Por cierto, también deben ser valorados los fallos recientes que han absuelto a carabineros acusados de violaciones a los derechos humanos por actuar frente a los múltiples hechos de violencia surgidos a raíz del estallido de 2019, al constatarse que no existía dolo ni conducta penalmente reprochable, lo que ratifica la importancia de juicios basados en evidencia y no en climas políticos o expectativas públicas. La solidez del Estado de Derecho descansa precisamente en esta doble capacidad: sancionar cuando corresponde y absolver cuando no se logra probar culpabilidad.
Estos avances judiciales permiten disipar dudas sobre episodios específicos y restablecer, en justicia, el prestigio de Carabineros, que por intereses políticos algunos intentaron repetidamente horadar. Sin embargo, la merecida valoración de que hoy goza la policía uniformada no debe ser razón para obviar la necesidad de reformas modernizadoras largamente pendientes. Precisamente, el caso Huracán, ocurrido en la parte final de la administración Bachelet, y episodios de corrupción que estallaron a mediados de la década pasada hicieron patente la necesidad de esas reformas, en las que intentó avanzar el segundo gobierno del presidente Piñera. Ello, hasta que el estallido, con la inmensa carga que significó para la policía, lo hizo imposible. Las absurdas pretensiones de refundar la institución, rechazadas por la inmensa mayoría del país, solo sirvieron luego para impedir cualquier discusión seria. Así, si bien puede sonar paradójico, no es casual que el gobierno que llegó al poder prometiendo esa refundación poco pueda exhibir en reformas reales y necesarias, que modernicen su estructura, fortalezcan su gobernanza y actualicen sus capacidades operativas, en un entorno marcado por el crimen organizado, la violencia, el narcotráfico y la creciente complejidad de la seguridad.

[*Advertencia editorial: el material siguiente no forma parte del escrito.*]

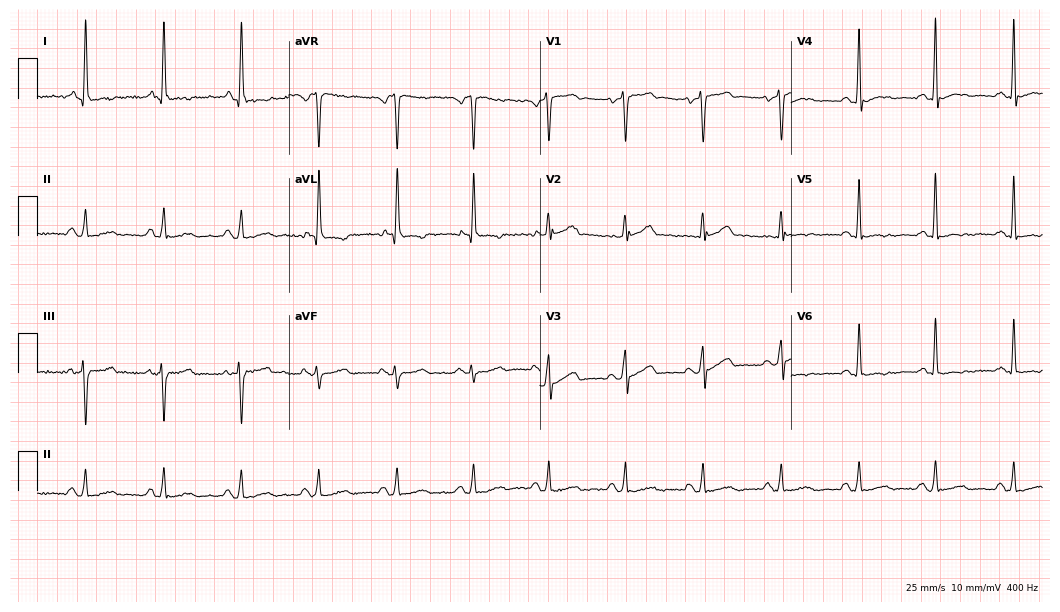
Electrocardiogram, a 65-year-old man. Of the six screened findings (first-degree AV block, right bundle branch block, left bundle branch block, sinus bradycardia, atrial fibrillation, sinus tachycardia), none is recorded. Other findings, if any, are not listed.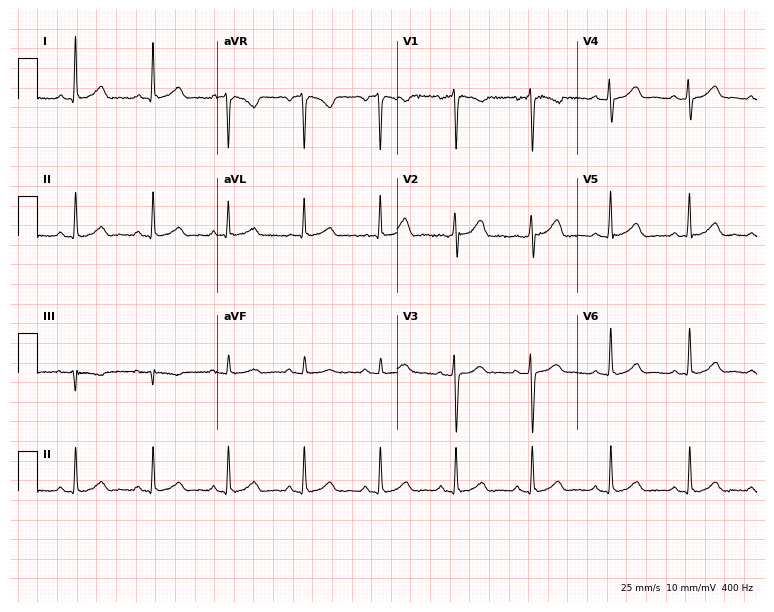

Una reforma a Carabineros debería poner especial énfasis en contar con una inteligencia policial de calidad, siempre sometida a controles estrictos y a estándares de auditoría que impidan la fabricación de pruebas (como ocurrió en el caso Huracán) o la autonomía indebida de ciertos mandos. También es importante la especialización y la gestión. Una fuerza de orden moderna requiere menos burocracia y más presencia operativa.
El momento político es propicio para abordar esta reforma. No se trata de borrar la historia de una institución republicana ni de despojarla de su carácter militar, garantía de disciplina y jerarquía, pero sí se trata de impulsar una modernización profunda y urgente.